To do — From the entries below, retype only the lines from the one with "perinatal | 1.69 |" through the one with "cromosómicas | 1.166 |", exactly as written.

Data records
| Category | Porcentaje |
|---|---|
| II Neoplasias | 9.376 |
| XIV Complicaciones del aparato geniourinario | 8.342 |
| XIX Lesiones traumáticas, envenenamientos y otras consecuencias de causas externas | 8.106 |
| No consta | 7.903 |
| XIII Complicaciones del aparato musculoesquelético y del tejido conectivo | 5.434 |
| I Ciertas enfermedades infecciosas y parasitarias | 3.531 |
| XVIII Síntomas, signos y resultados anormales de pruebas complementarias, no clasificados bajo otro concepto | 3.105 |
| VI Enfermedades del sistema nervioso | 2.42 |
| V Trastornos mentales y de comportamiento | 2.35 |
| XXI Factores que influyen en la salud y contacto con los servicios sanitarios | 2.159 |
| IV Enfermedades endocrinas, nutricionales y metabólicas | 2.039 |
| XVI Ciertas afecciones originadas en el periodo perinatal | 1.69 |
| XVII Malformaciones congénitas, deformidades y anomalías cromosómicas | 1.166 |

...

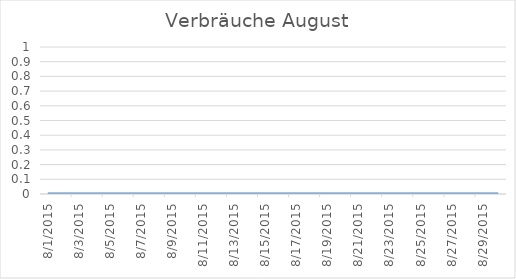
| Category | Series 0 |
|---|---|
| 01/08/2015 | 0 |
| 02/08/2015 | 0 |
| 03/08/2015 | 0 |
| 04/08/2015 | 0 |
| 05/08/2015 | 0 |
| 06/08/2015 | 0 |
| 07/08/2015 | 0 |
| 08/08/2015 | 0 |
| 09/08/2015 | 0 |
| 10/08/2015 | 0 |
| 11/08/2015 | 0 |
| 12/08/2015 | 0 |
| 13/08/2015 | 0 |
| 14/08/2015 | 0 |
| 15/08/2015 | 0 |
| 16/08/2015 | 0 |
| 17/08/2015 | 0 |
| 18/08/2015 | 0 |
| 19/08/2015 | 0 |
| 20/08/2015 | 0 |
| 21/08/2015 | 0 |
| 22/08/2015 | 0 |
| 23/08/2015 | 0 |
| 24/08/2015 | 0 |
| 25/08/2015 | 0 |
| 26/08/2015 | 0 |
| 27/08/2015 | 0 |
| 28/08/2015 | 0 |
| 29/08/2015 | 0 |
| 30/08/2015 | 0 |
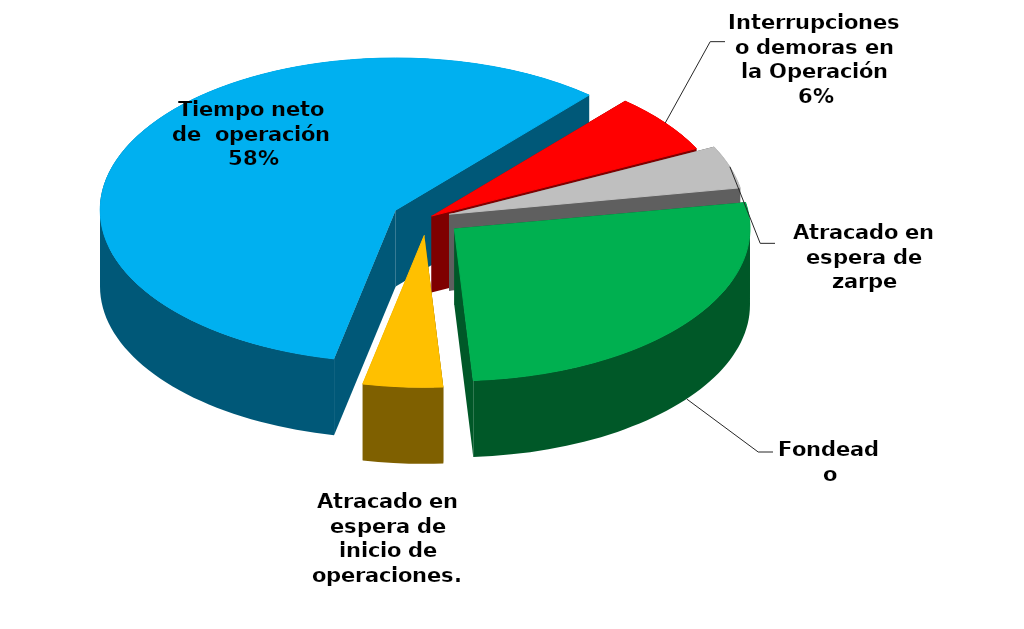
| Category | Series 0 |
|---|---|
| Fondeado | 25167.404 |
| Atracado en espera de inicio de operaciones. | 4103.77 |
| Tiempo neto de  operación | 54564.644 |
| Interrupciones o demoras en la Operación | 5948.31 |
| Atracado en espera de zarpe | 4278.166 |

---

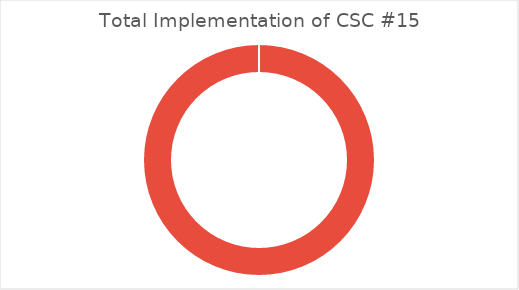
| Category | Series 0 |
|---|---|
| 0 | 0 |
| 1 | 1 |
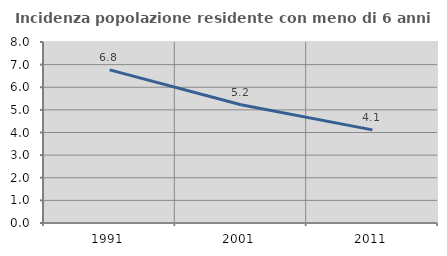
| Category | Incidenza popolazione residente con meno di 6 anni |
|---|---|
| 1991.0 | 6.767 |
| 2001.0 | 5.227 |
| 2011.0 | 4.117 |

Expected answer —
| XVI Ciertas afecciones originadas en el periodo perinatal | 1.69 |
| XVII Malformaciones congénitas, deformidades y anomalías cromosómicas | 1.166 |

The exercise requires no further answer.